** Opening Stored data block **

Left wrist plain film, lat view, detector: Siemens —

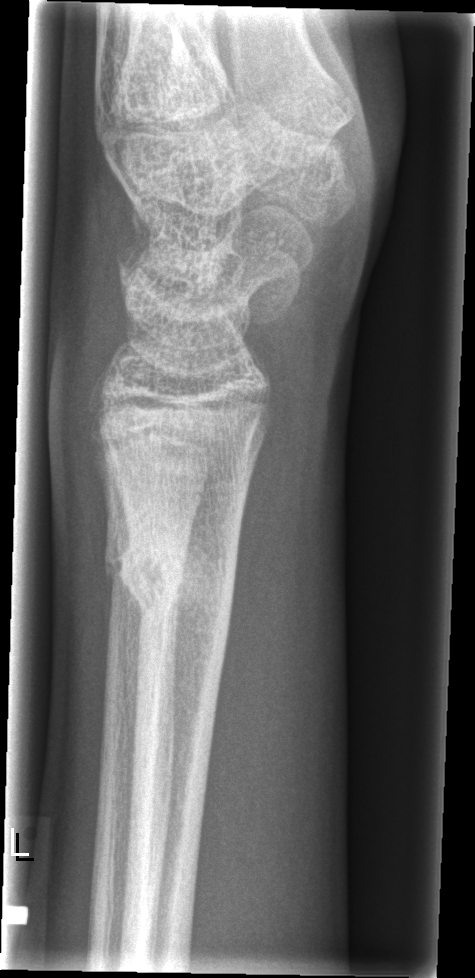 (pixel coordinates, top-left origin, xyxy)
Q: Any fracture seen?
A: One bone fracture at 99 520 242 641
Q: AO code?
A: AO code 23-M/2.1
Q: Is there osteopenia?
A: Reduced bone mineral density
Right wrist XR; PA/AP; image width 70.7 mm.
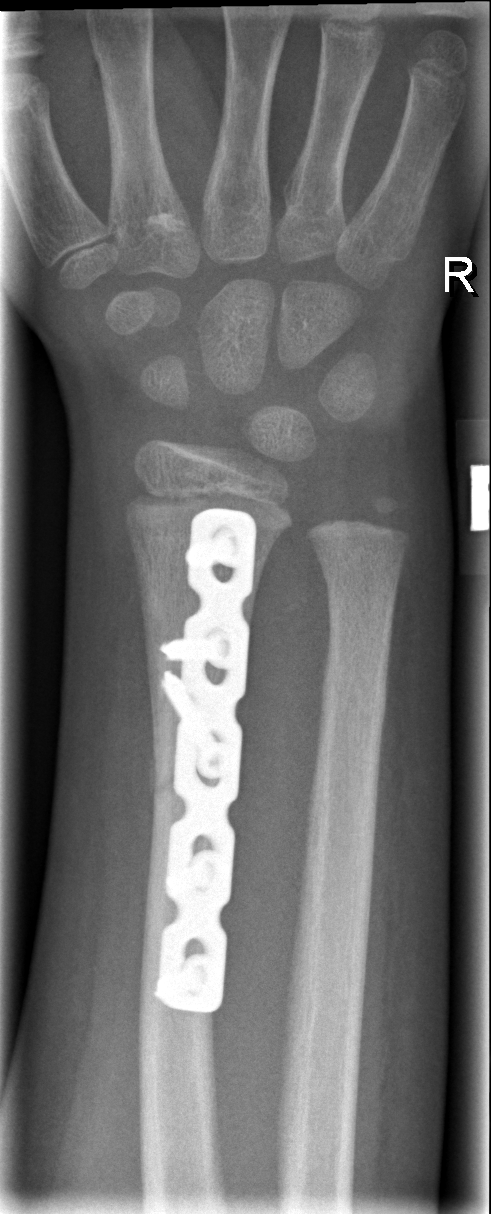

{
  "_coords": "pixel coordinates, top-left origin, xyxy",
  "metal": "1 @ [x1=153, y1=503, x2=259, y2=1015]",
  "fracture": "1 @ [x1=314, y1=658, x2=393, y2=739]"
}

** Closing Stored data block **

*Try it*.
Could you retype the records above exactly, omitting the pictures?

*Finished task*.
Left wrist plain film, lat view, detector: Siemens —

 (pixel coordinates, top-left origin, xyxy)
Q: Any fracture seen?
A: One bone fracture at 99 520 242 641
Q: AO code?
A: AO code 23-M/2.1
Q: Is there osteopenia?
A: Reduced bone mineral density
Right wrist XR; PA/AP; image width 70.7 mm.

{
  "_coords": "pixel coordinates, top-left origin, xyxy",
  "metal": "1 @ [x1=153, y1=503, x2=259, y2=1015]",
  "fracture": "1 @ [x1=314, y1=658, x2=393, y2=739]"
}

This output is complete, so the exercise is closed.